§ What you have to do
Your answer should be a single number: the count of lines in the entries below that contain "Beschäftigte".

§ Material for this exercise
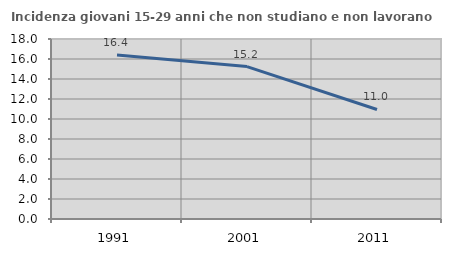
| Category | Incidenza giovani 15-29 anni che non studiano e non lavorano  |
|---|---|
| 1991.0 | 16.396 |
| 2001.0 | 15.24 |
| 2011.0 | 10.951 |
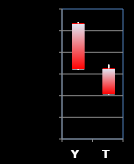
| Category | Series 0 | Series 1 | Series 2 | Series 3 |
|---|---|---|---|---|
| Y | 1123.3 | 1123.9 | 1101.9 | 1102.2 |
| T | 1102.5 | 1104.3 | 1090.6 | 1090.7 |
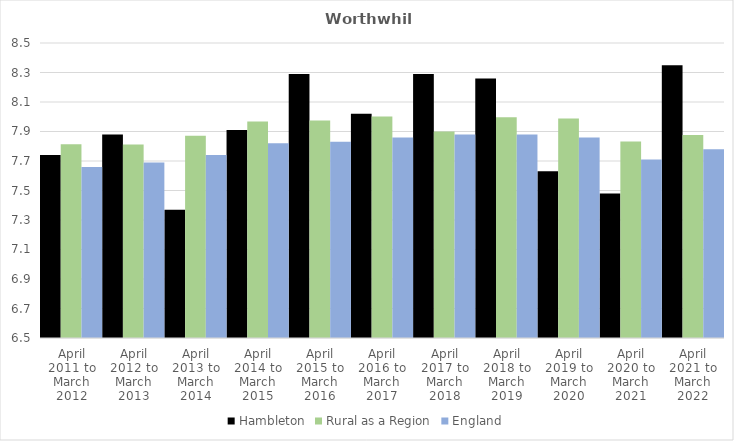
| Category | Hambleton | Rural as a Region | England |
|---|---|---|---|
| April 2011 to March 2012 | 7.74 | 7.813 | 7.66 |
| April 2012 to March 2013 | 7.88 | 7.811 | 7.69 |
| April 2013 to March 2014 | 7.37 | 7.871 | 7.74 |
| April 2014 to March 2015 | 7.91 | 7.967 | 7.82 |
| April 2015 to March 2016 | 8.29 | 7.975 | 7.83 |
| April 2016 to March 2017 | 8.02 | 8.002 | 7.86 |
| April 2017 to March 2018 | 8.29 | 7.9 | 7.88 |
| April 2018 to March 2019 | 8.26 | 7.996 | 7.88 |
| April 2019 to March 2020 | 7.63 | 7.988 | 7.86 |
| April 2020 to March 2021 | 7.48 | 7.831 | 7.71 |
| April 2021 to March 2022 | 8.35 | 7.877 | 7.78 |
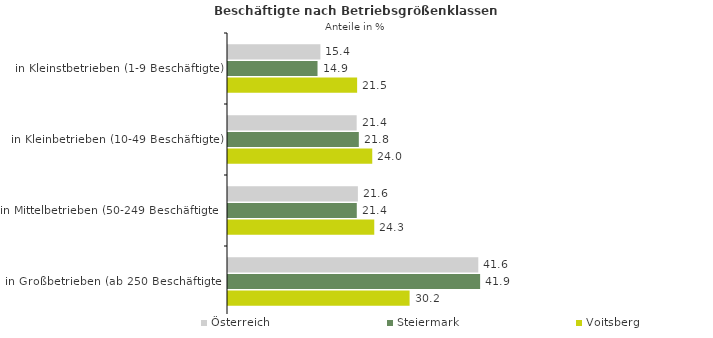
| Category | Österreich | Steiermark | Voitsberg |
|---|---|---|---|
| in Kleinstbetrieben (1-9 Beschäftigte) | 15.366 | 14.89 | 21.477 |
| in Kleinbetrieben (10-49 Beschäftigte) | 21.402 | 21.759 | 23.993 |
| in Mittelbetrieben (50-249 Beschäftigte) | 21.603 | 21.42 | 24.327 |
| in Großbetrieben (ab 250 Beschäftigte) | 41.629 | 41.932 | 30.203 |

§ Solution
4